Ontario Green Party leader, Mike Schreiner.

Regarding Schreiner’s proposal to fund half the cost of running municipal transit, Taylor guesses transit ridership will be down, at least initially, and retrofits to buses may be required. He adds investments in public transit are needed to fully realize economic recovery and encourage rapid back-to-work options.

The Green’s Municipal Response Plan plank on restoring the Liberal’s previous funding formulas for childcare was welcomed by Taylor.

“Increased investment in childcare is always supported. Particularly for pandemic recovery, it is anticipated that there will be additional costs” to operate childcare facilities and resource it properly.

On the Green proposal of doubling the municipalities’ share of the gas tax Taylor thinks that doubling of the gas tax funding would be one effective way to address municipal infrastructure funding that already exists, and is compounded by pandemic recovery.

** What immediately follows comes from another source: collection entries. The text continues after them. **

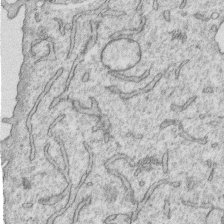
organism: Human
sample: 1205lu cells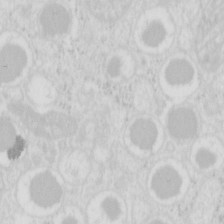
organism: Mouse
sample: Pancreas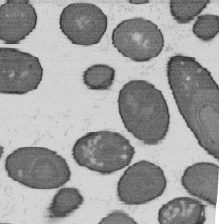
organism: B. subtilis
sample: Bacterial spore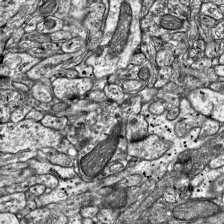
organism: Mouse
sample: Visual Cortex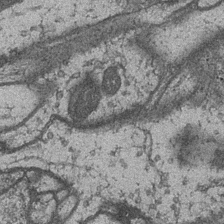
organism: Drosophila
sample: Optic medulla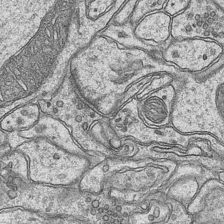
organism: Mouse
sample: CA1 Hippocampus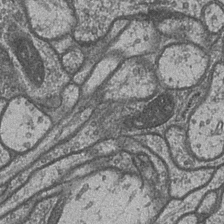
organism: Drosophila
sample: Optic medulla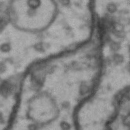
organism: Drosophila
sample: Brain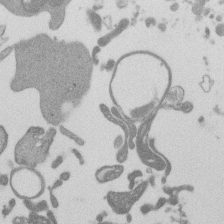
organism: Mouse
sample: Dividing mouse embryo 1 cell stage

The Green Party leader’s call for a Municipal Response Plan in a letter to Premier Ford on May 4 seemed to set the table for a remarkably similar request from the Association of Municipalities of Ontario (AMO), of which Kawartha Lakes is a member.

The Association of Municipalities of Ontario is hoping for a more robust bailout plan from both the province and the federal government. AMO wrote to the premier and the prime minister on May 14 laying out their situation in stark terms.

Jamie McGarvey, the president of AMO states that municipalities in Ontario are struggling to respond to the COVID-19 emergency and to play their “indispensable role” in rebuilding the economy. He said that municipalities cannot succeed without immediate federal and provincial assistance.

He continues that the only financial tools available to municipal governments to address COVID-19 costs and shortfalls are property tax increases or service cuts on massive scales, or the deferral of capital investments. McGarvey suggests that any of these options will harm, rather than support, the economic recovery in Ontario and Canada.

He concludes his letter to the premier and prime minister asking for the immediate provision of essential financial assistance for municipalities.

Currently, Ontario is offering a $250 million bailout package to the province’s municipalities. While municipalities have been appreciative of Premier Doug Ford’s initial offer of cash assistance, many hope the proposed amount is merely the first installment of many to come.

4 Comments

  1. dik burns says:

    Green Party is a loss,

  2. Joan Abernethy says:

    The City’s CAO wants to double the carbon tax, increase property taxes, and initiate road tolls in a rural farming community? Has social distancing affected his reason?

    To suggest doubling taxes at a time when there are food shortages and residents in our community are already under tremendous financial strain is tone-deaf.

    For the CAO to support an economy-crippling permanent green solution to a short-term health challenge is opportunist, at best, and predatory, at worst.

    Before council – because we are still, at least nominally, a democracy, administered by freely elected constituent representatives – supports Taylor’s radical green ideas, residents may wish to petition their ward councillors for a referendum.

  3. simonwertner says:

    Public transit is a great way to spread disease – do these ecocrazies have a clue?